【SIDE 】
精市と会話を避けたのは拗ねたからみたいなものだった。
本気で関係を切ってしまうつもりはなかったし、そうなるとも思えなかった。
もし一度でも「諦められてしまったら」と不安になっていたのなら、それは蓮ちゃんと話したせい。
――精市が何を求めてるのか、わからなくなったから……
けど、今、すくなくとも私ははっきりしてる。
別に彼がテニスに没頭しててもそれでいいと思えるのは、私がピアノを諦めてテニス界の将軍に付き従うと決めたからじゃない。
蓮ちゃんと話したとおり、本当精市のそばにいるのは『今』だけであって……しばらくしたらきっとかわるんだろう。
――それとも、私も何かを極めようとしなければそばにいられないんだろうか?
自問自答する。
「……ごめん」
分からないけどすくなくとも私は……
ふっと気付いたことがあって――だからこそ、「彼」の声には応えられず、口を開いた。
――もし精市の側に離れるとしても、あくまで「心がちゃんと繋れた後で」の話で……
もし、精市がピアノでもなんでも上を目指さない私を嫌いだというのだとしても
変わりようがないのだ。
「二者択一だとしたら応えは一つなんだ」
だから、謝るしかなかった。
もし精市にテニスと私の二つが与えられたなら捨てられるだろう。
でもそんなことだけはないと思ってる。あいつはあれでわがままなんだ。だから絶対一つなんて選ばない。選ぶなら二つともだ。
けど、私は今余裕がない。
「だから一つだけしか無理なの」
何年もないがしろにした、一つを選んだつもりで切り捨ててしまったもう片方を大切にしたい。
きっと、通じはしないだろう。
それでも、彼は頷いた。
「いつか戻ってくるのなら」
それまで待つ。
そう告げる、彼に応えられる日は来るんだろうか。
* * * * *
「あ、えっと……もう弾かないんですか?」
聞かれたのは、気まぐれで尋ねたピアノ教室でだった。
ここには、本気でコンクールを目指す人たちだけじゃなくて、弾くことが好きで好きで仕方ない人が溢れてて……だから、舞台を降りようと決めた後もご厚意に甘えて先生とお茶しにきてたりする。無料レッスンよ、って笑ってくれる先生と、一匹の猫はテニスを見に行けないときとか、暇な時とか……ちょっとした休憩の場所なのだ。

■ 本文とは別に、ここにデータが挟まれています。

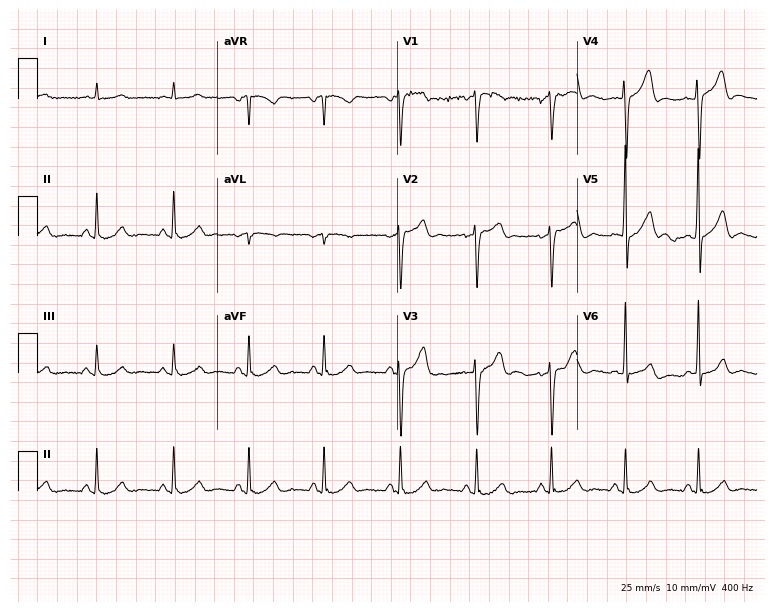
ECG — a male patient, 51 years old. Labelled as a normal ECG.

そんな中で、二週間ぶりにレッスンにきたという彼は突然私にむかってそういった。
先生もぎょっとしてる。
控え室を開くなりこれだから無理もない。(ついさっきまで彼はバイオリンを弾いてた。ピアノから乗り換えたといってたから今日はたまたま挨拶がてらちょっとピアノをいじってたんだろう。私もよくやるから分かる)
聞きなれた質問だったけど、知らない人だったから目をぱちぱちしていると、先生は「鳳君よ。覚えてる?貴方の前のレッスンに入ってたでしょう」と苦笑した。

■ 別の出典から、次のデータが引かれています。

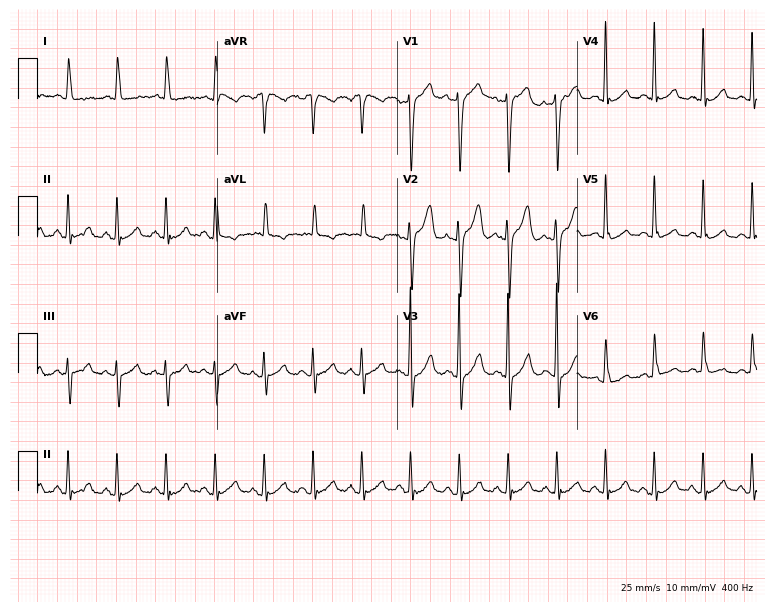
12-lead ECG from a 76-year-old female (7.3-second recording at 400 Hz). Shows sinus tachycardia (a sinus rate of 100 beats per minute or more).

突然の訪問で教えられなくてごめんなさい、その薄茶色の上品な貴婦人の目に訴えられると文句はいえない。
「ごめん覚えてなくて……」
「い、いえ……あ、俺の方だけ知ってて……よく先生と話してて……」
――言いにくそうに「ファンなんだ」って言われても……
私のほうだけ知られてるのは気分が悪いものなのだ。
昔の名前というのはちょこっとだけそっちの人には知れていて、怪我をした後……本当一部、関東圏の関係者だけだけどいろいろ言われたのだ。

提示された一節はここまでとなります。